Linear and quadratic programs are solved by the LPSolve and QPSolve commands respectively. The method option is available for continuous linear programs, but neither for quadratic nor integer linear programs.

Continuous programs are solved using one of two methods. The active-set method, featuring a feasibility phase followed by an optimality phase, is available for both linear and quadratic continuous programs.

For linear continuous problems in particular, a sparse interior point method is also available. The method may be specified using either the $\mathrm{method}=\mathrm{activeset}$ or $\mathrm{method}=\mathrm{interiorpoint}$ option. If no method is specified, a heuristic will be used to choose the method. In general, the interior point method will be more efficient for large, sparse problems. If the input is given in Matrix form and the constraint matrices have the storage=sparse option set, the interior point method will be used. Otherwise, the heuristic is based on the number of variables, constraints, and the density of the constraint coefficient matrices.

Integer programs, accepted by the LPSolve command, are solved with a branch-and-bound algorithm.  The continuous subproblems are solved with the active-set method.  Integer programs are specified using the assume, binaryvariables or integervariables option.

Nonlinear programs are solved by the NLPSolve command.  This command accepts the method option.  If the optimization problem does not satisfy the conditions of the requested method, an error is issued.

The methods used by the NLPSolve command are described below.  They are listed in order of increasing generality. The methods listed first apply to the most restricted problem classes.

Quadratic Interpolation -- This method is available for univariate problems with no general constraints but with finite bounds.  To select it, use the method=quadratic option.  The method assumes the objective function has a continuous first derivative but does not require that derivatives be explicitly provided.  Any initial point provided through the initialpoint option is ignored.

Branch-and-Bound (Global Search) -- This method is available for univariate problems with no general constraints but with finite bounds.  To select it, use the $\mathrm{method}=\mathrm{branchandbound}$ option.  This method differs from others in the Optimization package in that a global search is performed.  It initially uses a branch-and-bound algorithm, which assumes Lipschitz continuity. The solution is further refined with a local search.

Modified Newton -- The modified Newton method is available for unconstrained or finitely bounded problems.  To select it, use the $\mathrm{method}=\mathrm{modifiednewton}$ option.  The method uses the gradient of the objective function, which is computed automatically with algebraic or operator forms but must be provided explicitly with Matrix form.

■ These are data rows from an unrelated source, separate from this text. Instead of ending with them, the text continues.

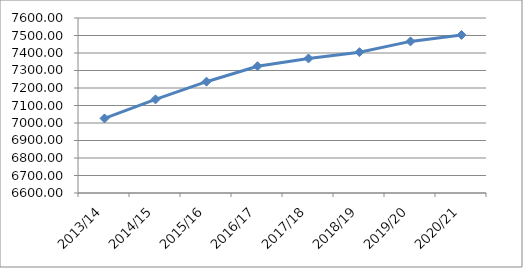
| Category | Series 0 |
|---|---|
| 2013/14 | 7026.07 |
| 2014/15 | 7134.86 |
| 2015/16 | 7236.01 |
| 2016/17 | 7324.34 |
| 2017/18 | 7368.7 |
| 2018/19 | 7404.8 |
| 2019/20 | 7466.25 |
| 2020/21 | 7503.223 |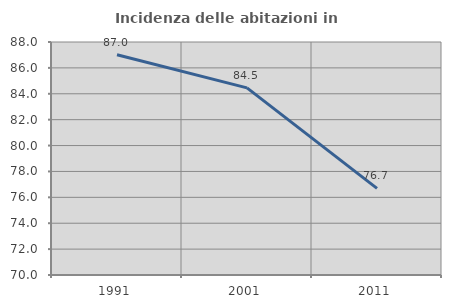
| Category | Incidenza delle abitazioni in proprietà  |
|---|---|
| 1991.0 | 87.018 |
| 2001.0 | 84.459 |
| 2011.0 | 76.689 |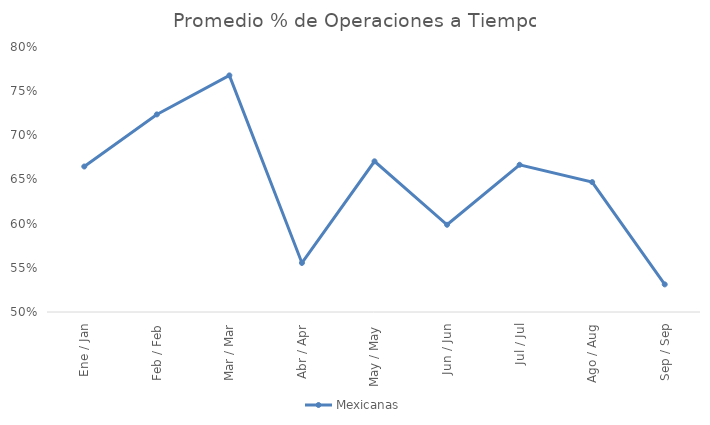
| Category | Mexicanas |
|---|---|
| Ene / Jan | 0.665 |
| Feb / Feb | 0.724 |
| Mar / Mar | 0.768 |
| Abr / Apr | 0.556 |
| May / May | 0.671 |
| Jun / Jun | 0.599 |
| Jul / Jul | 0.667 |
| Ago / Aug | 0.647 |
| Sep / Sep | 0.531 |

Nonlinear Simplex -- The nonlinear Simplex, or Nelder-Mead, method is available for problems having no bounds or general constraints.  To select it, use the $\mathrm{method}=\mathrm{nonlinearsimplex}$ option.  This method, which does not require derivatives, tends to be slow but robust so it is appropriate for objective functions that are prone to inaccuracies.  For best performance, the optimization problem should be scaled so that the solution values are of order unity.

Preconditioned Conjugate Gradient (PCG) -- The preconditioned limited-memory quasi-Newton conjugate gradient method is available for problems having no bounds or general constraints.  To select it, use the $\mathrm{method}=\mathrm{pcg}$ option. The method uses the gradient of the objective function, which is computed automatically with algebraic or operator forms but must be provided explicitly with Matrix form.

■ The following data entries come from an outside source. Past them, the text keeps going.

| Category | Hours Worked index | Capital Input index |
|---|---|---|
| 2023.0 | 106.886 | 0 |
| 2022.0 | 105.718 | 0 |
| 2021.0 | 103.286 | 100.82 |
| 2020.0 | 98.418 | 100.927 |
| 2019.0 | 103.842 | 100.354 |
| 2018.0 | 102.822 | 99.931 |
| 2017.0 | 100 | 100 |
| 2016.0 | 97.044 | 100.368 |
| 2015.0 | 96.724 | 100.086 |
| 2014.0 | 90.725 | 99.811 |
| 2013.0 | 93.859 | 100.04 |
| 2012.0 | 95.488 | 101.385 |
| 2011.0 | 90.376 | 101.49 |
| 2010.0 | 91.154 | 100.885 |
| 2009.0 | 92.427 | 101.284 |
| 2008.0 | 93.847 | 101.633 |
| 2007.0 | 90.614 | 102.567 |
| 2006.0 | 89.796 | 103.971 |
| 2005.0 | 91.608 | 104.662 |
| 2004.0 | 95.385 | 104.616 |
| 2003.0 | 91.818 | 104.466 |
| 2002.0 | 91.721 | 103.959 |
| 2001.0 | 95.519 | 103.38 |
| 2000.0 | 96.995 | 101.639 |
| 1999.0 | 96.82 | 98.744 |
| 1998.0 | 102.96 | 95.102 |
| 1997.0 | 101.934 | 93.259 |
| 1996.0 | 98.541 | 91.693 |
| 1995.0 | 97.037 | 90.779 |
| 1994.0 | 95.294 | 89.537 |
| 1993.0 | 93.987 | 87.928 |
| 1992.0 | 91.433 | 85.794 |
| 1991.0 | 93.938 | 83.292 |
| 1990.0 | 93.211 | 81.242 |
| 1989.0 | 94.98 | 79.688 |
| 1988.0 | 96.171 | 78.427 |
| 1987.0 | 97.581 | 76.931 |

Sequential Quadratic Programming (SQP) -- The SQP method is available for arbitrary unconstrained or constrained nonlinear programs. To select it, use the $\mathrm{method}=\mathrm{sqp}$ option.  The method uses derivatives automatically computed by Maple or explicitly provided through the options. If these are not available, numerical derivatives are computed.

If the method option is not provided, the method is chosen by NLPSolve according to the following rules.  If the optimization problem is univariate and unconstrained except for finite bounds, quadratic interpolation is used.  If the problem is unconstrained and the gradient of the objective function is available, the PCG method is used.  Otherwise, the SQP method is used.

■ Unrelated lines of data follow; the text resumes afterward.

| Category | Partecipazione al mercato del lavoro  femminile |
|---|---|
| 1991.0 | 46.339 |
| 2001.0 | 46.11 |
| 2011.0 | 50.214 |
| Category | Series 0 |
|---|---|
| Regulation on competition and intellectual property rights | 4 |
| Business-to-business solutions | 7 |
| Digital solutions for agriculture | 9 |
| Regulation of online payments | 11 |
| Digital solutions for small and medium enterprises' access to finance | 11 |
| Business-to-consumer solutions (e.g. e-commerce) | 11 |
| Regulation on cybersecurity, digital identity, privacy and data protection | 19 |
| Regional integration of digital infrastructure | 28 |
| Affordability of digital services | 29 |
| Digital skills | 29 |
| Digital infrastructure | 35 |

Least-squares problems are solved by the LSSolve command.  When the residuals in the objective function and the constraints are all linear, then an active-set method is used.  When the problem is nonlinear, the method option can be used to specify a particular method.  If the optimization problem does not satisfy the conditions of the requested method, then an error is issued.

The methods used by the LSSolve command for nonlinear problems are described below.

Gauss-Newton and Modified Newton -- This method, based on a combined Gauss-Newton and modified Newton algorithm, is available for problems having no bounds or general constraints.  It does not require derivatives.  To select it, use the $\mathrm{method}=\mathrm{modifiednewton}$ option.

Sequential Quadratic Programming (SQP) -- The SQP method is available for arbitrary unconstrained or constrained nonlinear least-squares problems.  To select it, use the $\mathrm{method}=\mathrm{sqp}$ option.  The method uses derivatives automatically computed by Maple or explicitly provided through the options. If these are not available, numerical derivatives are computed.

If the method option is not provided, the method is chosen by LSSolve according to the following rules.  If the optimization problem is unconstrained and unbounded, then the modified Newton method is used. Otherwise, the SQP method is used.